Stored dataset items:
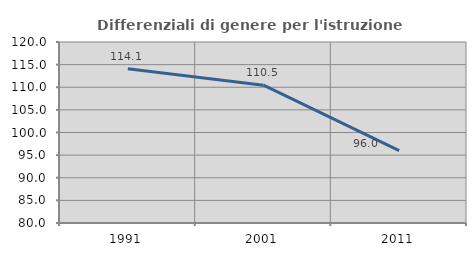
| Category | Differenziali di genere per l'istruzione superiore |
|---|---|
| 1991.0 | 114.091 |
| 2001.0 | 110.461 |
| 2011.0 | 96.014 |
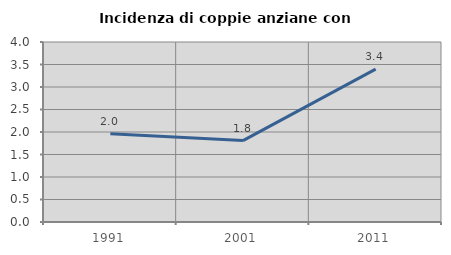
| Category | Incidenza di coppie anziane con figli |
|---|---|
| 1991.0 | 1.962 |
| 2001.0 | 1.809 |
| 2011.0 | 3.398 |
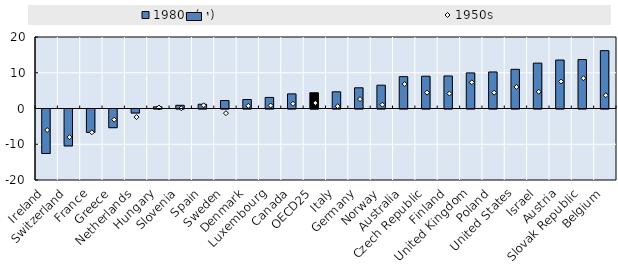
| Category | 1980s (↗) |
|---|---|
| 0 | -12.45 |
| 1 | -10.32 |
| 2 | -6.54 |
| 3 | -5.23 |
| 4 | -1.12 |
| 5 | 0.47 |
| 6 | 0.9 |
| 7 | 1.193 |
| 8 | 2.223 |
| 9 | 2.515 |
| 10 | 3.1 |
| 11 | 4.09 |
| 12 | 4.405 |
| 13 | 4.67 |
| 14 | 5.795 |
| 15 | 6.523 |
| 16 | 8.91 |
| 17 | 9.03 |
| 18 | 9.1 |
| 19 | 9.96 |
| 20 | 10.22 |
| 21 | 10.963 |
| 22 | 12.692 |
| 23 | 13.56 |
| 24 | 13.693 |
| 25 | 16.186 |

Task directions. Go through the entries above and copy each line with "Category" in it.

Reply.
| Category | Differenziali di genere per l'istruzione superiore |
| Category | Incidenza di coppie anziane con figli |
| Category | 1980s (↗) |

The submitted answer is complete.